Understanding hydrogen sulfide impact on a portable, commercial, propane-powered solid-oxide fuel cell

A portable commercial solid-oxide fuel cell that consisted of 56 stacked cells and used an indirect internal reforming strategy with a rhodium catalyst on an yttria-stabilized zirconia structure for its reformer and a nickel anode on an yttria-stabilized zirconia structure electrolyte was tested with propane fuel intentionally blended with 0 to 15 ppmv H2S. The voltages of cell pairs and stack were recorded during 7-h poison and recovery tests.
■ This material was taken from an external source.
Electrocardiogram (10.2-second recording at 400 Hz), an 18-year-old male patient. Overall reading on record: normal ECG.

Results indicated that with higher H2S concentrations, the rate of stack voltage decrease could vary from 181.4 mV/h at 3 ppmv to 432.0 mV/h at 15 ppmv. The voltage losses of individual cell pairs showed a consistent trend as well. Results from recovery tests indicated that a longer recovery time may be necessary at higher H2S concentration. Electrochemical impedance spectroscopy was employed to better understand the role of varying phenomena within the solid-oxide fuel cell. An equivalent circuit model was constructed to fit electrochemical impedance spectral data that was taken at the system level. Effects of individual components within the system (fuel cell, battery, and DC/DC converter), determined by using electrochemical impedance spectra, were then used to deduce the behaviour of the SOFC. A clear charge transfer resistance increase was observed due to H2S poisoning, consistent with the blocking of active sites on the catalyst in the anode layer. The effect was found to be completely reversible by a period of operation with sulfide-free fuel.